I blew out a frustrated breath. “This is important. You need to take this seriously.”

“I am.” Rectum Ryan held his palms up. “Hey—a beautiful girl wants to pay me a million bucks to marry her? I would be crazy to say no. You’re the first woman who is not looking at me like I’m a piece of prime rib, plus you’ve got a butt-load of cash. You don’t seem to have a problem with how tall I am, either. The average height of a woman is five feet four. That means I’m over a foot and a half taller than most of them, sometimes much more. Ninety-nine-point-nine-nine-nine percent of women can’t handle the height difference. Especially when they hug me for the first time and realize their face is pressed up against my belly button.”

Being a visual person, I did my best to not picture that.

I continued with the terms, determined to mention all of them. “We could live separate lives. We don’t need to do things together or eat together all the time.”

“Done,” Rectum Ryan said.

“So there isn’t any misunderstanding, this would be a platonic marriage. We would sleep in separate bedrooms. No sex.”

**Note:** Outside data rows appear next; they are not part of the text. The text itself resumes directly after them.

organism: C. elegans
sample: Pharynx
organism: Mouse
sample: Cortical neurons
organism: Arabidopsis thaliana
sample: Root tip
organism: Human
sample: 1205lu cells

He shrugged. “No worries. My trainer recommended I give up sex while I train for the Iron Man triathlon. The closest thing I have to intimacy is whenever I squeeze the Charmin.”

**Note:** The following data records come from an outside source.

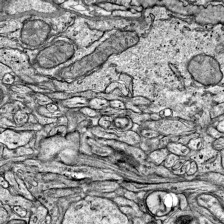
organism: Mouse
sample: Visual Cortex
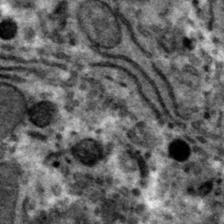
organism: Mouse
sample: Mouse hepatocytes
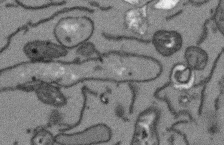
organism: Arabidopsis thaliana
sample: Root tip
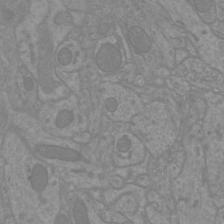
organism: Mouse
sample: Cortical neurons

That almost made me laugh until I realized how sad it actually was.

Especially since I was pretty much in the same boat.

“Anything else?” Rectum Ryan asked.

“Yes,” I continued, “the lawyer in charge of the inheritance needs to be a guest at the wedding, to verify that we actually do get married. If it’s not legitimate, I won’t get my inheritance, which means you won’t get the million dollars. We need to have a real wedding with formal attire, rings, vows, a marriage certificate from the county, the whole enchilada.”

Rectum Ryan grinned. “It’s a good thing I love enchiladas.”

His casual attitude still baffled me. “I don’t understand how you can be so relaxed about this. It’s a big commitment with a total stranger.”